Exercise details = Print the listing below word for word, but drop any pictures it contains.

Data excerpt =
▼

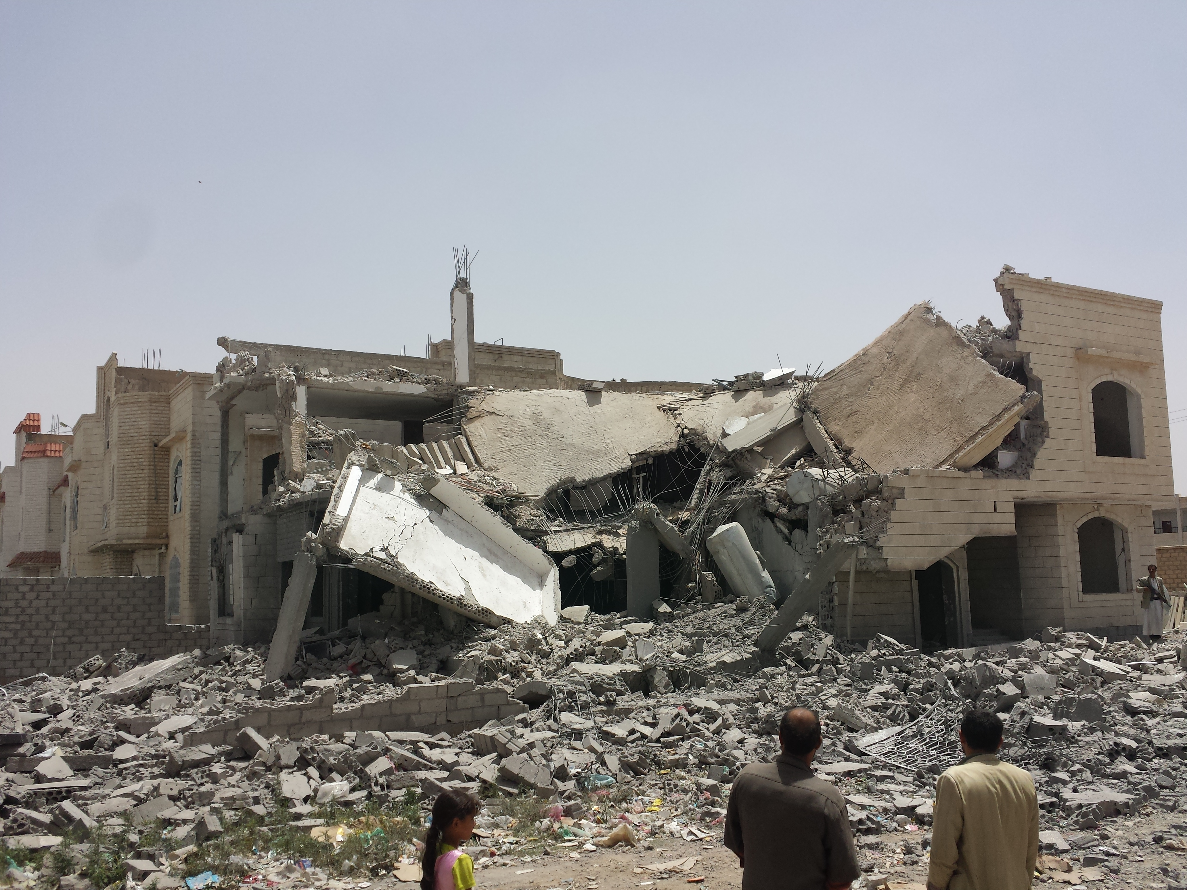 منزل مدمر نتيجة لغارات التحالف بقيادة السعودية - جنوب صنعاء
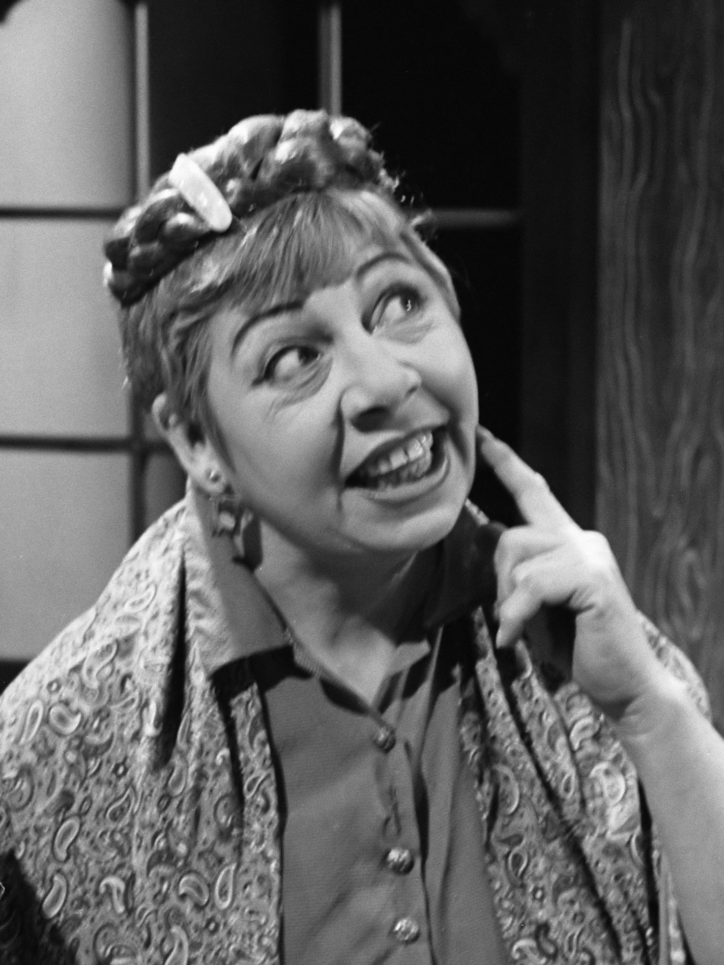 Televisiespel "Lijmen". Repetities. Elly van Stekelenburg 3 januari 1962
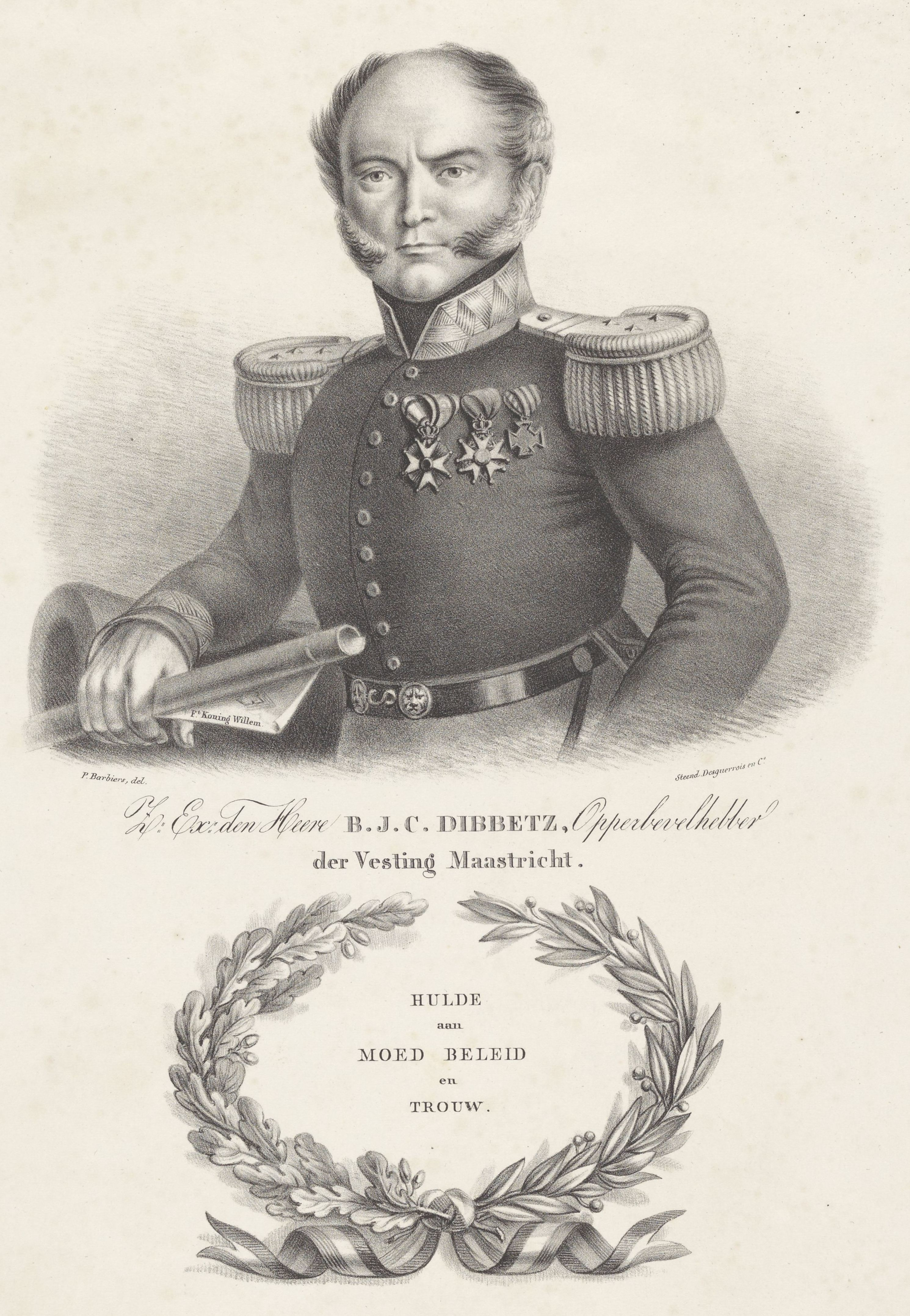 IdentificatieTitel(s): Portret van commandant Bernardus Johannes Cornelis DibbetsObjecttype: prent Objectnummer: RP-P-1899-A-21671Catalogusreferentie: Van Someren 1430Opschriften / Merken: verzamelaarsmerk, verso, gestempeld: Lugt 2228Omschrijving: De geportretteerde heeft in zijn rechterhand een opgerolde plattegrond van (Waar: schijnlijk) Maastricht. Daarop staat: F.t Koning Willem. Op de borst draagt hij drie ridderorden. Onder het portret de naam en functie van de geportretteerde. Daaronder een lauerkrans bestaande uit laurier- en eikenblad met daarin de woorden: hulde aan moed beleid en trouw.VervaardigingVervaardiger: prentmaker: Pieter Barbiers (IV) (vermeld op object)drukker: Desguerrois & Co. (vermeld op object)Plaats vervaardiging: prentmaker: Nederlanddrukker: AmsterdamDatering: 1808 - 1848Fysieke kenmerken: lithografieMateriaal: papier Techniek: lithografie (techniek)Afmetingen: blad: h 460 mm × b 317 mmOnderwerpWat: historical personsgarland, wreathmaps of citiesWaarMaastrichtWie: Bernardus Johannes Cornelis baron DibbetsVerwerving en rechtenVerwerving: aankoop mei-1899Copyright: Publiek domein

▲

Solution =
 منزل مدمر نتيجة لغارات التحالف بقيادة السعودية - جنوب صنعاء
 Televisiespel "Lijmen". Repetities. Elly van Stekelenburg 3 januari 1962
 IdentificatieTitel(s): Portret van commandant Bernardus Johannes Cornelis DibbetsObjecttype: prent Objectnummer: RP-P-1899-A-21671Catalogusreferentie: Van Someren 1430Opschriften / Merken: verzamelaarsmerk, verso, gestempeld: Lugt 2228Omschrijving: De geportretteerde heeft in zijn rechterhand een opgerolde plattegrond van (Waar: schijnlijk) Maastricht. Daarop staat: F.t Koning Willem. Op de borst draagt hij drie ridderorden. Onder het portret de naam en functie van de geportretteerde. Daaronder een lauerkrans bestaande uit laurier- en eikenblad met daarin de woorden: hulde aan moed beleid en trouw.VervaardigingVervaardiger: prentmaker: Pieter Barbiers (IV) (vermeld op object)drukker: Desguerrois & Co. (vermeld op object)Plaats vervaardiging: prentmaker: Nederlanddrukker: AmsterdamDatering: 1808 - 1848Fysieke kenmerken: lithografieMateriaal: papier Techniek: lithografie (techniek)Afmetingen: blad: h 460 mm × b 317 mmOnderwerpWat: historical personsgarland, wreathmaps of citiesWaarMaastrichtWie: Bernardus Johannes Cornelis baron DibbetsVerwerving en rechtenVerwerving: aankoop mei-1899Copyright: Publiek domein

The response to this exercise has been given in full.